◆ Problem
Retype each record below word for word, pictures excluded.

◆ Exercise data
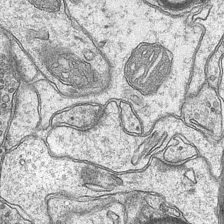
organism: Mouse
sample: CA1 Hippocampus
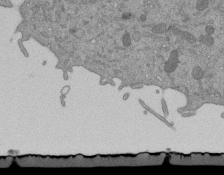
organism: Mouse
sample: ED-1 cell nuclei; centrioles
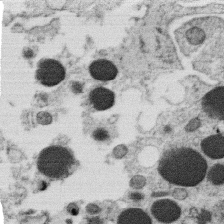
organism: C. elegans
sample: C. elegans oocyte; sperm cells
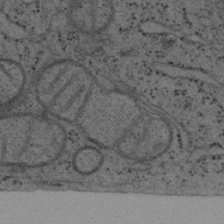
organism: Human
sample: HeLa cells

◆ Task response
organism: Mouse
sample: CA1 Hippocampus
organism: Mouse
sample: ED-1 cell nuclei; centrioles
organism: C. elegans
sample: C. elegans oocyte; sperm cells
organism: Human
sample: HeLa cells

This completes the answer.